- WHAT YOU NEED TO DO: Every record below should be retyped exactly, and no picture should appear in the copy.

- MATERIAL FOR THIS TASK:
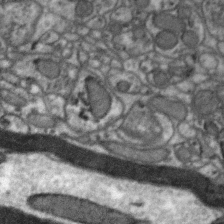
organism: Zebra finch
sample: Brain
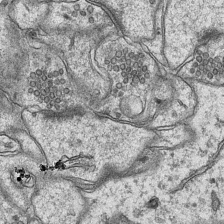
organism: Mouse
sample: CA1 Hippocampus
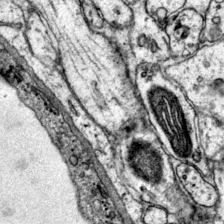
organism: Mouse
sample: Primary visual cortex
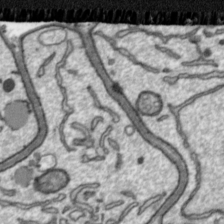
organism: Toxoplasma gondii
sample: Parasites in a vacuole inside a host cell
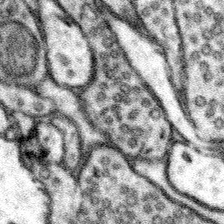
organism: Mouse
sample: Somatosensory cortex neuropil
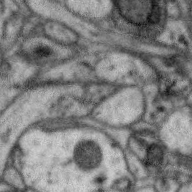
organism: Zebra finch
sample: Brain
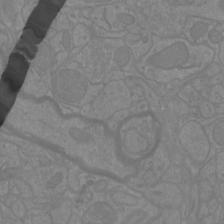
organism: Mouse
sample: Cortical neurons
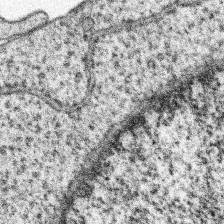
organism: Human
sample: HeLa cells
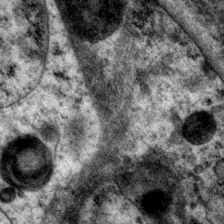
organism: P. pacificus
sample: Pharynx
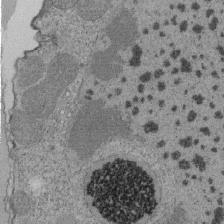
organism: Tetrahymena
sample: Cilia in tetrahymena
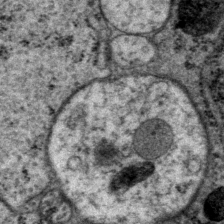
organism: P. pacificus
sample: Pharynx
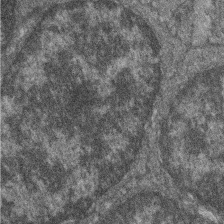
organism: Zebrafish
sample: Cilia; retinal pigment epithelium
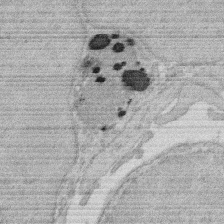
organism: Rat
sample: Salivary granule
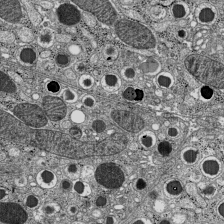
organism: C57BL Mouse
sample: Pancreatic islet
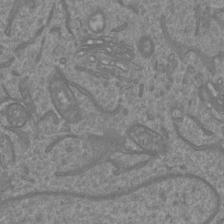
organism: Mouse
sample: Cortical neurons
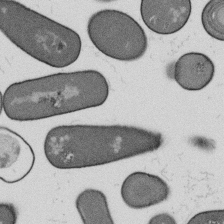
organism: B. subtilis
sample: Bacterial spore
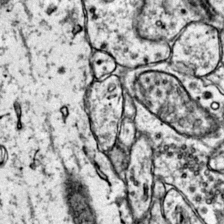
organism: Mouse
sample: Primary visual cortex
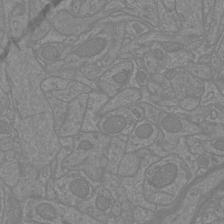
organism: Mouse
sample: Cortical neurons
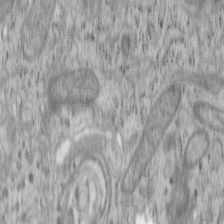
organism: Human
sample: HeLa cells
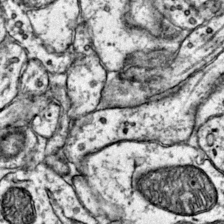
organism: Mouse
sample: Primary visual cortex
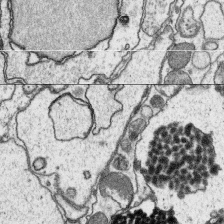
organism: Platynereis dumerilii
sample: Parapodia
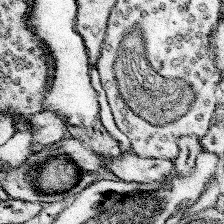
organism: Mouse
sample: Somatosensory cortex neuropil
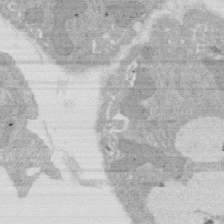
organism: Rat
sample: Salivary granule
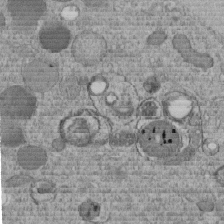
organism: C. elegans
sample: C. elegans embryo early stage
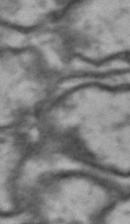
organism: Drosophila
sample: Brain
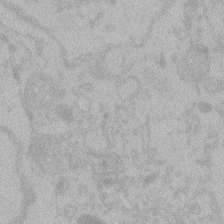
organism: Zebrafish
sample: Macrophage infected with Toxoplasma gondii
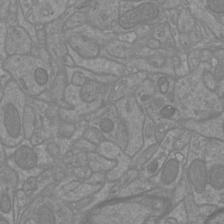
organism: Mouse
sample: Cortical neurons
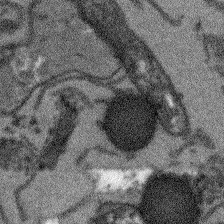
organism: Arabidopsis thaliana
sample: Root tip
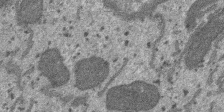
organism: Human
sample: Lung epithelial cells infected with SARS-CoV-2
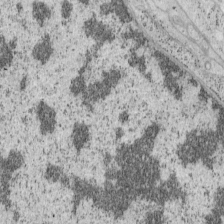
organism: Mouse
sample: OT-I killer T cells with ID8 ovarian cancer cells
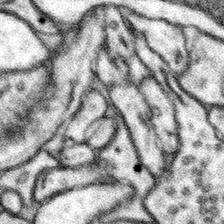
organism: Mouse
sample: Somatosensory cortex neuropil
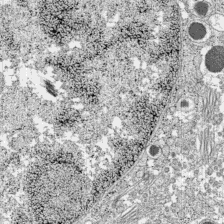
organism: C57BL Mouse
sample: Pancreatic islet
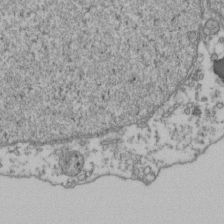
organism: Human
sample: Activated Jurkat CD4+ T cells
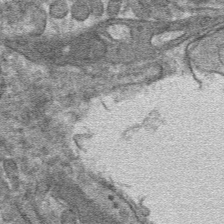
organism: Mouse
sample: Mouse hepatocytes
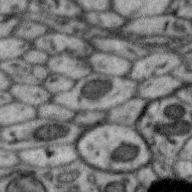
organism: Zebra finch
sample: Brain
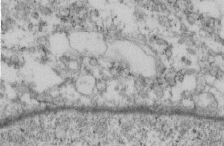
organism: Mouse
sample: Cilia; retinal pigment epithelium
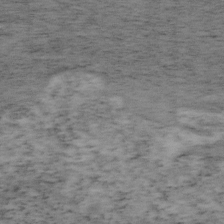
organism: Mouse
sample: OT-I killer T cells with ID8 ovarian cancer cells
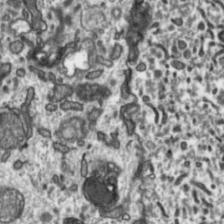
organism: Toxoplasma gondii
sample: Parasites in a vacuole inside a host cell
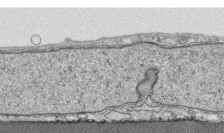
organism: Human
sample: CRL-1474
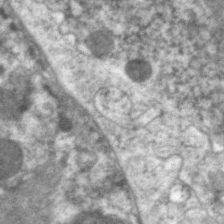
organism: C. elegans
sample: Pharynx
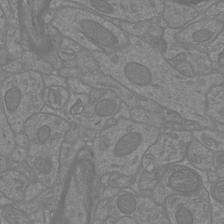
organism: Mouse
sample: Cortical neurons
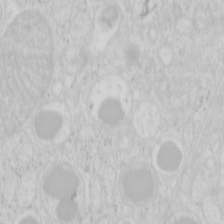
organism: Mouse
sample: Pancreas
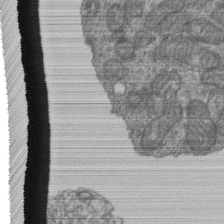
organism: Human
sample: Retinal organoid Rod and Cone cells
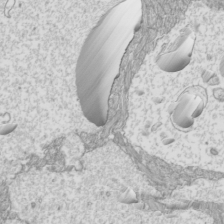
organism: Mouse
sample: Cilia; mouse epididymis
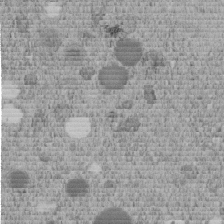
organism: C. elegans
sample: C. elegans embryo early stage
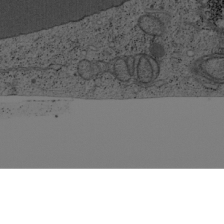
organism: African green monkey
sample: COS-7 cells
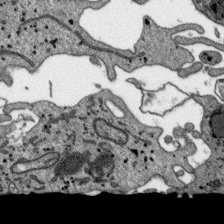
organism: Human
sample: Lung epithelial cells, uninfected (mock) control
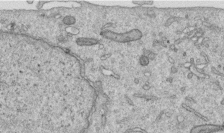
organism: Human
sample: Centriole in RPE cells
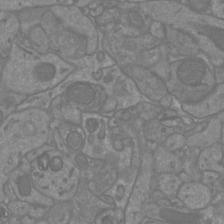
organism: Mouse
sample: Cortical neurons
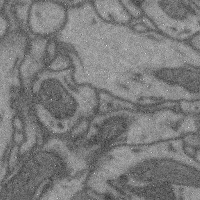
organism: Mouse
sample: Cerebral cortex
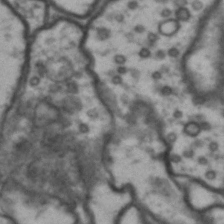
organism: Drosophila
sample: Brain
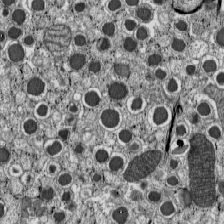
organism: C57BL Mouse
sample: Pancreatic islet
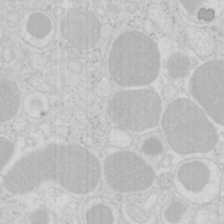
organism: Mouse
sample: Pancreas
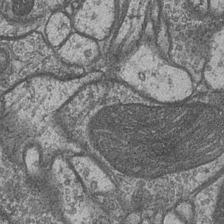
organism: Drosophila
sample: Optic medulla
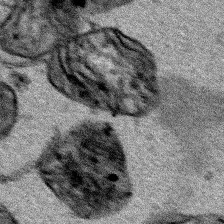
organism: Human
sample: Mitochondria in HCT116 cells
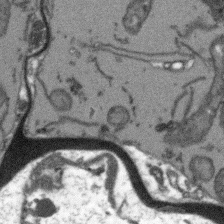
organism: Arabidopsis thaliana
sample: Root tip
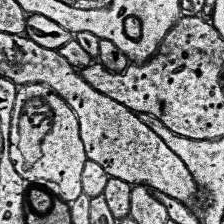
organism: Human
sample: Temporal Lobe
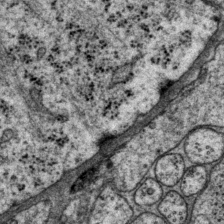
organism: P. pacificus
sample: Pharynx
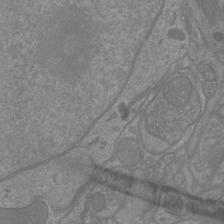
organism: Mouse
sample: Cortical neurons
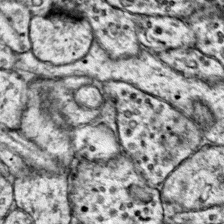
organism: Mouse
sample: Primary visual cortex
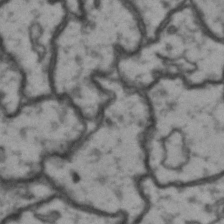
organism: Drosophila
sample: Brain
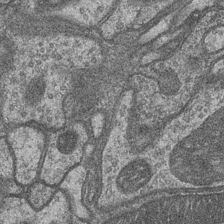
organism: Drosophila
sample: Optic medulla
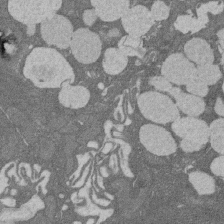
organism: Rat
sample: Salivary granule
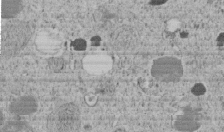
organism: C. elegans
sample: C. elegans embryo early stage
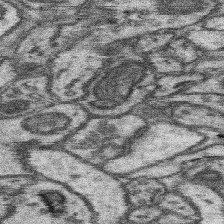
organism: Mouse
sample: Somatosensory cortex neuropil
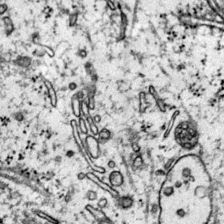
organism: Mouse
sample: Primary visual cortex
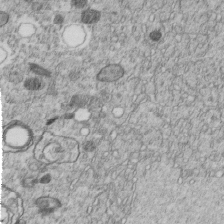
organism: C. elegans
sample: C. elegans embryo early stage
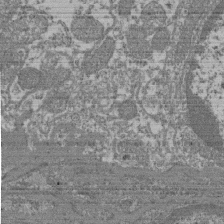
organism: Mouse
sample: Glomerulus
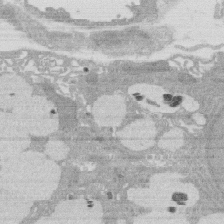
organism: Rat
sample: Salivary granule
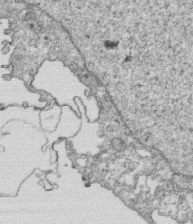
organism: Human
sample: HeLa cell HIV synapse
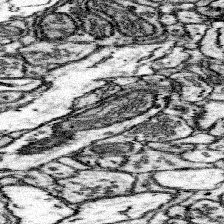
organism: Mouse
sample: Somatosensory cortex neuropil
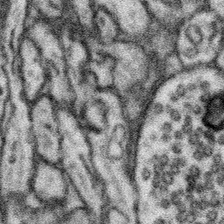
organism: Mouse
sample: Somatosensory cortex neuropil
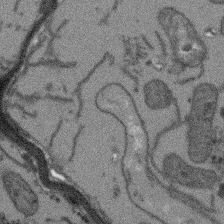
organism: Arabidopsis thaliana
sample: Root tip
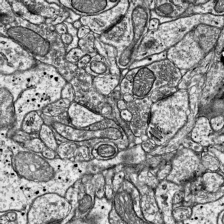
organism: Mouse
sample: Visual Cortex
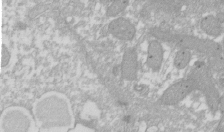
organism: Xenopus
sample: Cilia; centrioles in frog embryo cells
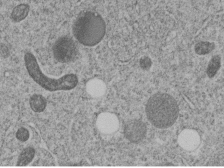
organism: C. elegans
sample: C. elegans embryo early stage
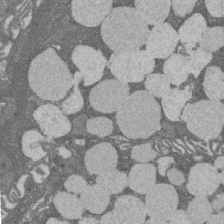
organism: Rat
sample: Salivary granule
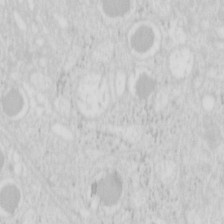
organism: Mouse
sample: Pancreas
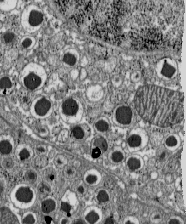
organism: C57BL Mouse
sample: Pancreatic islet
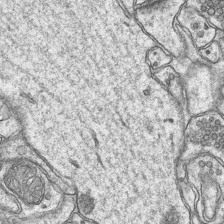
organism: Mouse
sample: CA1 Hippocampus
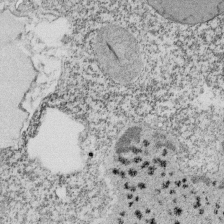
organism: Tetrahymena
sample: Cilia in tetrahymena
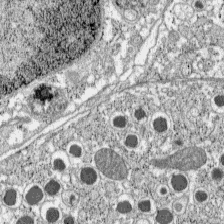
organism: C57BL Mouse
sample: Pancreatic islet
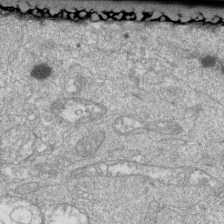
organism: Human
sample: HeLa cell HIV synapse
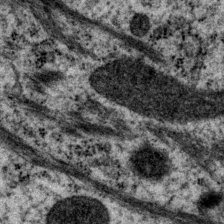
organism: P. pacificus
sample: Pharynx
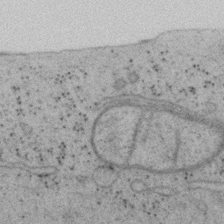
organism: Human
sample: HeLa cells
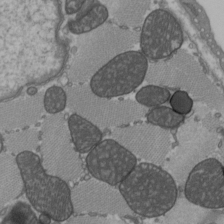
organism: C57BL Mouse
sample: Heart
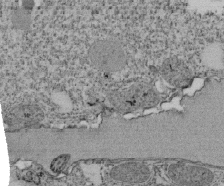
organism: Tetrahymena
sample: Cilia in tetrahymena
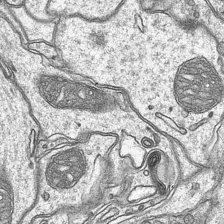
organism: Mouse
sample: CA1 Hippocampus
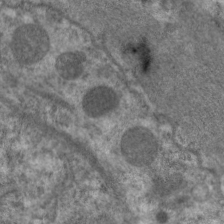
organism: C. elegans
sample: Pharynx
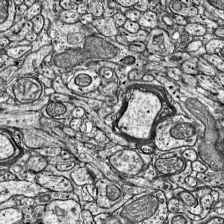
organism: Mouse
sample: Visual Cortex
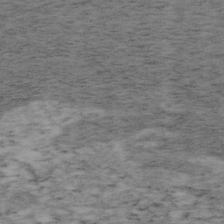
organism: Mouse
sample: OT-I killer T cells with ID8 ovarian cancer cells
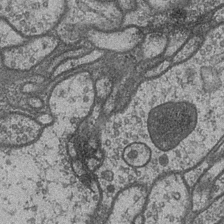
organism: Drosophila
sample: Optic medulla
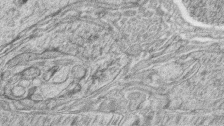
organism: Zebrafish
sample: synaptic ribbons in rod cells and cone cells
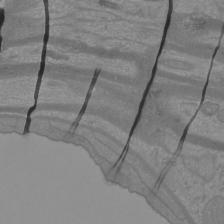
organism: Mouse
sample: Cortical neurons
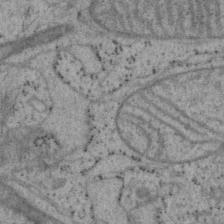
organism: Human
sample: HeLa cells
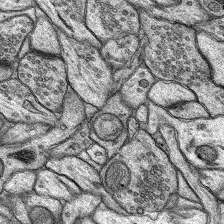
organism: Rat
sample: Hippocampus
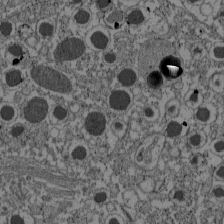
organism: C57BL Mouse
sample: Pancreatic islet
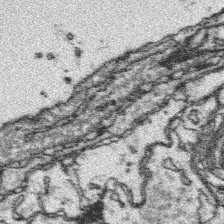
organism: Platynereis dumerilii
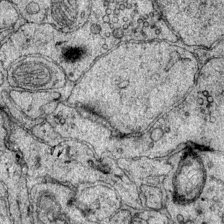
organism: Mouse
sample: Primary visual cortex
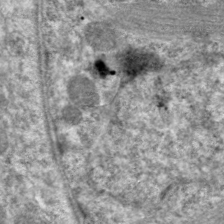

- TASK OUTPUT:
organism: Zebra finch
sample: Brain
organism: Mouse
sample: CA1 Hippocampus
organism: Mouse
sample: Primary visual cortex
organism: Toxoplasma gondii
sample: Parasites in a vacuole inside a host cell
organism: Mouse
sample: Somatosensory cortex neuropil
organism: Zebra finch
sample: Brain
organism: Mouse
sample: Cortical neurons
organism: Human
sample: HeLa cells
organism: P. pacificus
sample: Pharynx
organism: Tetrahymena
sample: Cilia in tetrahymena
organism: P. pacificus
sample: Pharynx
organism: Zebrafish
sample: Cilia; retinal pigment epithelium
organism: Rat
sample: Salivary granule
organism: C57BL Mouse
sample: Pancreatic islet
organism: Mouse
sample: Cortical neurons
organism: B. subtilis
sample: Bacterial spore
organism: Mouse
sample: Primary visual cortex
organism: Mouse
sample: Cortical neurons
organism: Human
sample: HeLa cells
organism: Mouse
sample: Primary visual cortex
organism: Platynereis dumerilii
sample: Parapodia
organism: Mouse
sample: Somatosensory cortex neuropil
organism: Rat
sample: Salivary granule
organism: C. elegans
sample: C. elegans embryo early stage
organism: Drosophila
sample: Brain
organism: Zebrafish
sample: Macrophage infected with Toxoplasma gondii
organism: Mouse
sample: Cortical neurons
organism: Arabidopsis thaliana
sample: Root tip
organism: Human
sample: Lung epithelial cells infected with SARS-CoV-2
organism: Mouse
sample: OT-I killer T cells with ID8 ovarian cancer cells
organism: Mouse
sample: Somatosensory cortex neuropil
organism: C57BL Mouse
sample: Pancreatic islet
organism: Human
sample: Activated Jurkat CD4+ T cells
organism: Mouse
sample: Mouse hepatocytes
organism: Zebra finch
sample: Brain
organism: Mouse
sample: Cilia; retinal pigment epithelium
organism: Mouse
sample: OT-I killer T cells with ID8 ovarian cancer cells
organism: Toxoplasma gondii
sample: Parasites in a vacuole inside a host cell
organism: Human
sample: CRL-1474
organism: C. elegans
sample: Pharynx
organism: Mouse
sample: Cortical neurons
organism: Mouse
sample: Pancreas
organism: Human
sample: Retinal organoid Rod and Cone cells
organism: Mouse
sample: Cilia; mouse epididymis
organism: C. elegans
sample: C. elegans embryo early stage
organism: African green monkey
sample: COS-7 cells
organism: Human
sample: Lung epithelial cells, uninfected (mock) control
organism: Human
sample: Centriole in RPE cells
organism: Mouse
sample: Cortical neurons
organism: Mouse
sample: Cerebral cortex
organism: Drosophila
sample: Brain
organism: C57BL Mouse
sample: Pancreatic islet
organism: Mouse
sample: Pancreas
organism: Drosophila
sample: Optic medulla
organism: Human
sample: Mitochondria in HCT116 cells
organism: Arabidopsis thaliana
sample: Root tip
organism: Human
sample: Temporal Lobe
organism: P. pacificus
sample: Pharynx
organism: Mouse
sample: Cortical neurons
organism: Mouse
sample: Primary visual cortex
organism: Drosophila
sample: Brain
organism: Drosophila
sample: Optic medulla
organism: Rat
sample: Salivary granule
organism: C. elegans
sample: C. elegans embryo early stage
organism: Mouse
sample: Somatosensory cortex neuropil
organism: Mouse
sample: Primary visual cortex
organism: C. elegans
sample: C. elegans embryo early stage
organism: Mouse
sample: Glomerulus
organism: Rat
sample: Salivary granule
organism: Human
sample: HeLa cell HIV synapse
organism: Mouse
sample: Somatosensory cortex neuropil
organism: Mouse
sample: Somatosensory cortex neuropil
organism: Arabidopsis thaliana
sample: Root tip
organism: Mouse
sample: Visual Cortex
organism: Xenopus
sample: Cilia; centrioles in frog embryo cells
organism: C. elegans
sample: C. elegans embryo early stage
organism: Rat
sample: Salivary granule
organism: Mouse
sample: Pancreas
organism: C57BL Mouse
sample: Pancreatic islet
organism: Mouse
sample: CA1 Hippocampus
organism: Tetrahymena
sample: Cilia in tetrahymena
organism: C57BL Mouse
sample: Pancreatic islet
organism: Human
sample: HeLa cell HIV synapse
organism: P. pacificus
sample: Pharynx
organism: Human
sample: HeLa cells
organism: C57BL Mouse
sample: Heart
organism: Tetrahymena
sample: Cilia in tetrahymena
organism: Mouse
sample: CA1 Hippocampus
organism: C. elegans
sample: Pharynx
organism: Mouse
sample: Visual Cortex
organism: Mouse
sample: OT-I killer T cells with ID8 ovarian cancer cells
organism: Drosophila
sample: Optic medulla
organism: Zebrafish
sample: synaptic ribbons in rod cells and cone cells
organism: Mouse
sample: Cortical neurons
organism: Human
sample: HeLa cells
organism: Rat
sample: Hippocampus
organism: C57BL Mouse
sample: Pancreatic islet
organism: Platynereis dumerilii
organism: Mouse
sample: Primary visual cortex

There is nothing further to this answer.